YOUR INSTRUCTIONS: Locate the line that contains "10 | 827.94 |" in the entries below, then repeat it and every following line through the line that contains "23 | 691.43 |", exactly, and no others.

MATERIALS PROVIDED:

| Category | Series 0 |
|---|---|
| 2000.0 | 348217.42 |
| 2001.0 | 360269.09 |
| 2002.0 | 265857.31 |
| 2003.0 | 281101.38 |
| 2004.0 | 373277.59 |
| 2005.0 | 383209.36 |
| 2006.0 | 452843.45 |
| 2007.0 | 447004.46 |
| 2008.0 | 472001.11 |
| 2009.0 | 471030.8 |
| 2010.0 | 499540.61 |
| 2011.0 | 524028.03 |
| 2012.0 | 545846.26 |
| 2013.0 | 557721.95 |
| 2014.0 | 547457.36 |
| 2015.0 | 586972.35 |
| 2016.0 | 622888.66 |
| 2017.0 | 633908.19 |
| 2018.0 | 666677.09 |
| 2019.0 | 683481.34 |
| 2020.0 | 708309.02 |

* * *

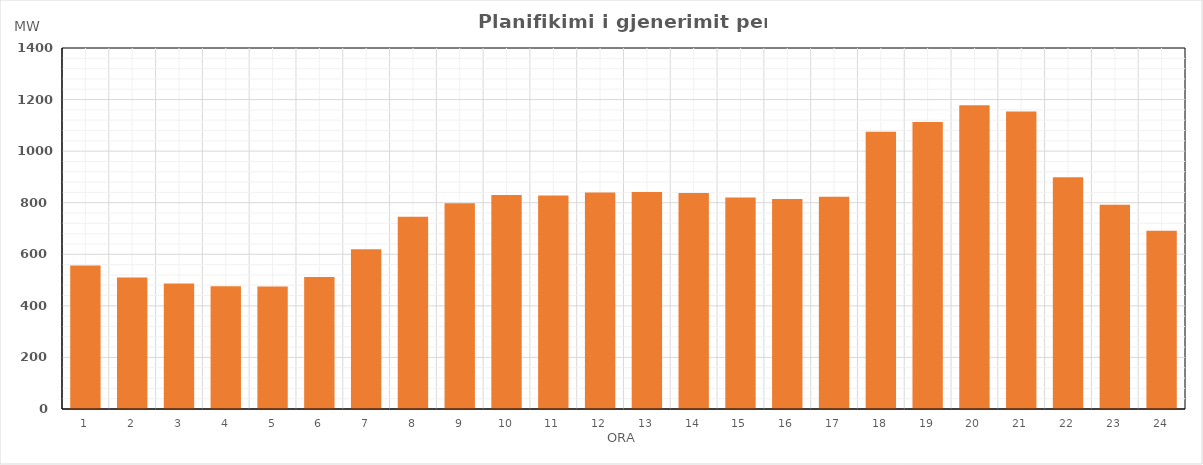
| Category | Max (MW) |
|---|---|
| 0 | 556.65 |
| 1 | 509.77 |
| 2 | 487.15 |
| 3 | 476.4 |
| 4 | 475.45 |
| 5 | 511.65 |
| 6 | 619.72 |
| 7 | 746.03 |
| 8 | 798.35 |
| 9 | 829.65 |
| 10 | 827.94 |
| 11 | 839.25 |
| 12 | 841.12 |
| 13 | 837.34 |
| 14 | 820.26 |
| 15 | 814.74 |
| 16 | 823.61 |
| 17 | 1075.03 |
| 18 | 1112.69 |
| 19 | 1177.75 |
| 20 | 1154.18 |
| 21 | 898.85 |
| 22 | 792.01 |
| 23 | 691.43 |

ANSWER AREA:
| 10 | 827.94 |
| 11 | 839.25 |
| 12 | 841.12 |
| 13 | 837.34 |
| 14 | 820.26 |
| 15 | 814.74 |
| 16 | 823.61 |
| 17 | 1075.03 |
| 18 | 1112.69 |
| 19 | 1177.75 |
| 20 | 1154.18 |
| 21 | 898.85 |
| 22 | 792.01 |
| 23 | 691.43 |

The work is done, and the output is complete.